After leading the Jambos through ten undefeated SPL appearances, and guiding them to the top of the league table, Hearts and Burley parted ways on 22 October 2005, just hours before their Premier League match with Dunfermline Athletic. A club statement after the game declared that the departure of Burley had been mutually agreed and that there were "irreconcilable differences" between Burley and the Hearts board. Throughout his short spell in charge rumours had persisted that the relationship between Burley and Romanov was uneasy. It had also been reported that Romanov had signed players without Burley's consent.

John McGlynn was put in temporary charge of the team following Burley's abrupt departure. Chief executive Phil Anderton was dismissed on 31 October 2005. The chairman, George Foulkes resigned in protest at Anderton's dismissal. Romanov's son, Roman Romanov, was appointed as chairman and acting chief executive.

Vladimir Romanov's concerns with the fairness of refereeing developed during this period. This started after Hearts made complaints after a match with Rangers in the 2004–05 season during which the referee Hugh Dallas controversially awarded a decisive penalty kick late in the match on the basis of advice from his linesman Andy Davis. There were also complaints after the dismissals of Craig Gordon against Falkirk, Edgaras Jankauskas against Hibs and Saulius Mikoliunas against Rangers. Romanov called for a replay of each of these matches, but this was refused and Romanov was rebuked by the SFA.

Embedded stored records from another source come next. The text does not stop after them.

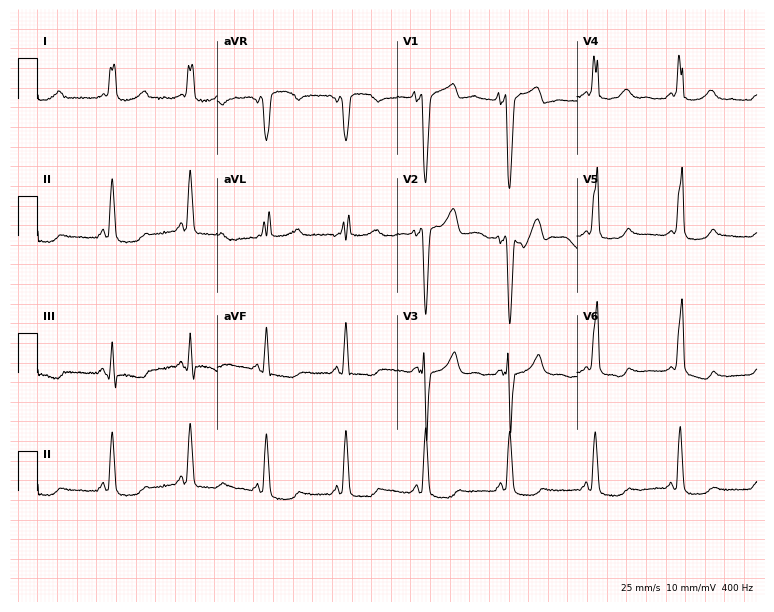
ECG (7.3-second recording at 400 Hz) — a 47-year-old female patient. Screened for six findings — first-degree AV block, right bundle branch block, left bundle branch block, sinus bradycardia, atrial fibrillation, sinus tachycardia — none is recorded.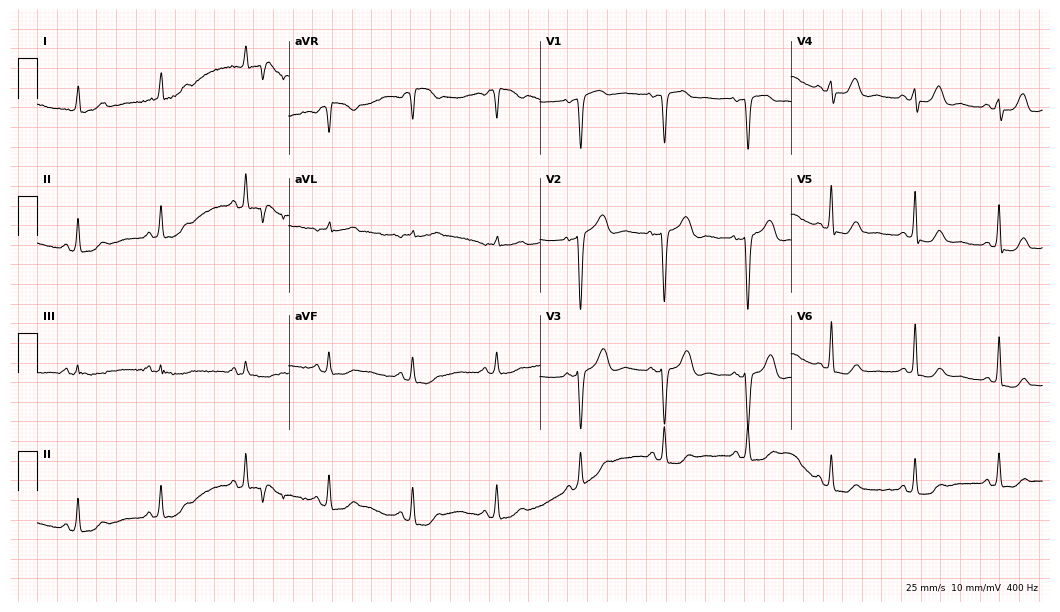
Electrocardiogram, an 83-year-old female. Of the six screened findings (first-degree AV block, right bundle branch block, left bundle branch block, sinus bradycardia, atrial fibrillation, sinus tachycardia), none is recorded.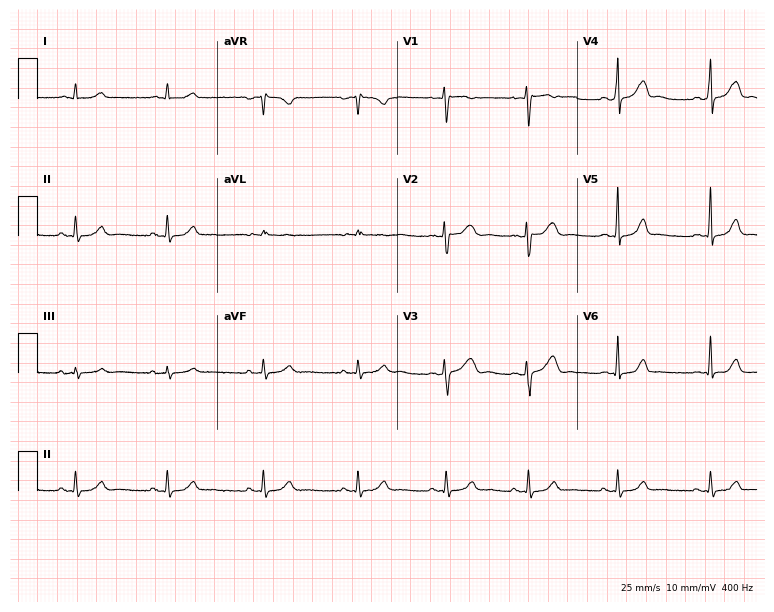
12-lead ECG (7.3-second recording at 400 Hz) from a 32-year-old female. Screened for six findings — first-degree AV block, right bundle branch block, left bundle branch block, sinus bradycardia, atrial fibrillation, sinus tachycardia — none is recorded. Only these six findings were labelled.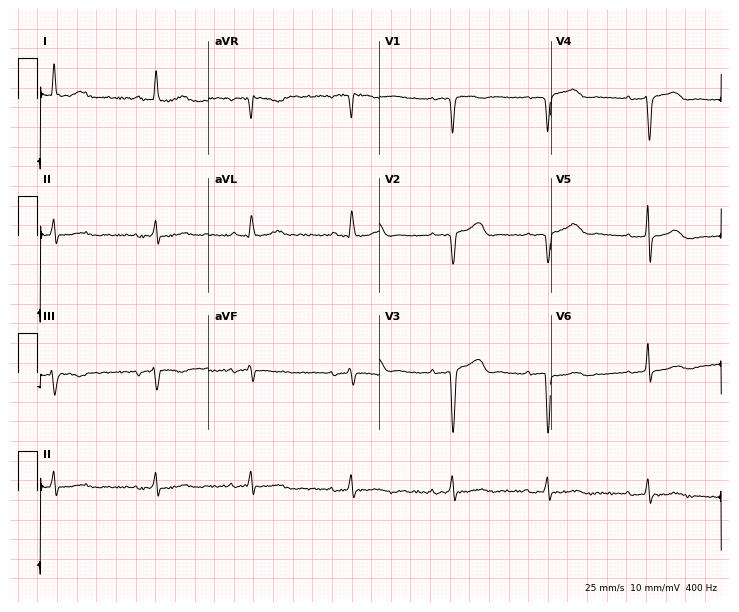
12-lead ECG from an 81-year-old female. Screened for six findings — first-degree AV block, right bundle branch block, left bundle branch block, sinus bradycardia, atrial fibrillation, sinus tachycardia — none is recorded. Only these six findings were labelled.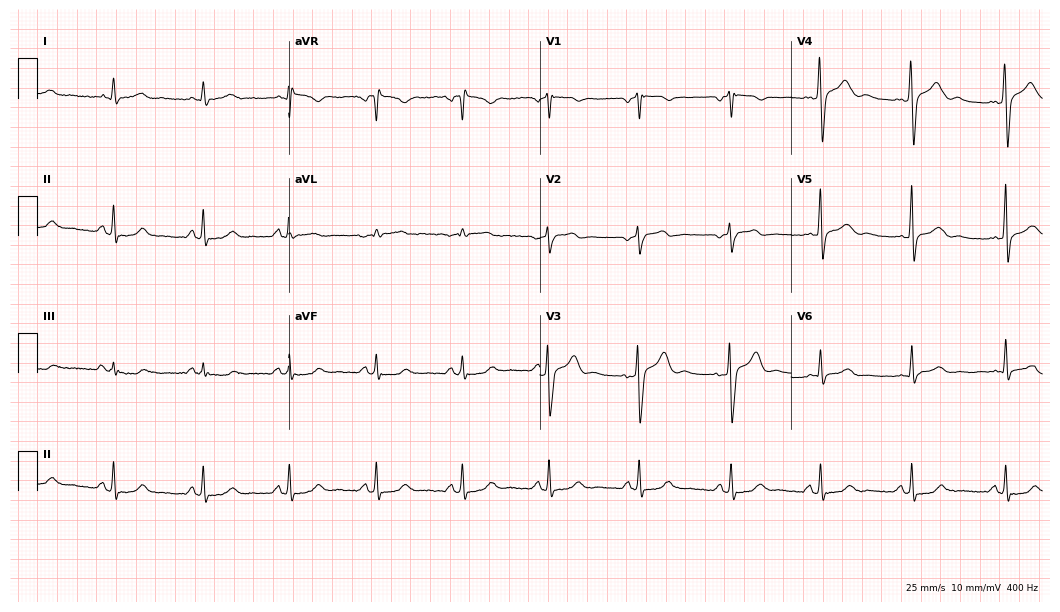
Resting 12-lead electrocardiogram (10.2-second recording at 400 Hz). Patient: a 54-year-old male. None of these six findings is recorded: first-degree AV block, right bundle branch block (RBBB), left bundle branch block (LBBB), sinus bradycardia, atrial fibrillation (AF), sinus tachycardia.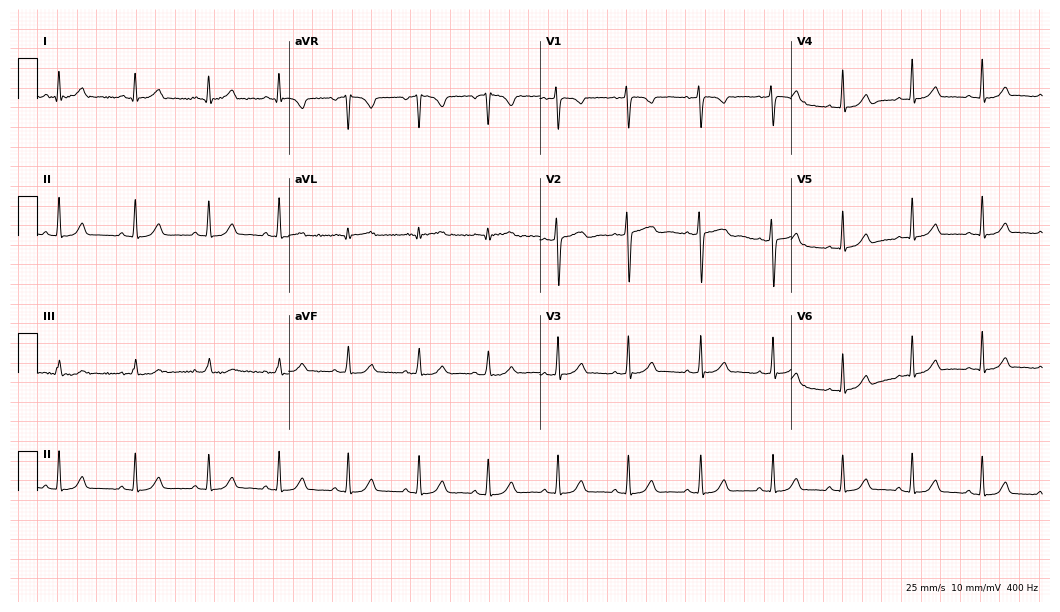
12-lead ECG from a 27-year-old woman. Recorded interpretation: within normal limits.

On 7 November, Graham Rix was appointed as head coach. Hearts' title ambitions suffered a major setback when they lost 3–2 to Celtic on 1 January 2006. On 7 February 2006, reports were made indicating that Rix had told players who were apparently disgruntled at being left out of the team before a match against Dundee United that Romanov himself was picking the team and was "pulling the strings". While it was well known that Rix was not in charge of player transfer policy, it had not previously been confirmed that he was not in charge of selecting the team either.

Part of the fallout from this match was that the agent of Andy Webster indicated that Webster would not extend his contract with Hearts, which was due to expire at the end of 2006–07 season. During April 2006, Vladimir Romanov put Andy Webster on the transfer list, claiming that he could not trust the player.

Graham Rix was sacked as Hearts manager on 22 March 2006 along with the club's Director of Football, Jim Duffy, who had only been appointed one month previously. Shortly afterwards, former FBK Kaunas coach Valdas Ivanauskas was appointed interim head coach of the first team until the end of the season.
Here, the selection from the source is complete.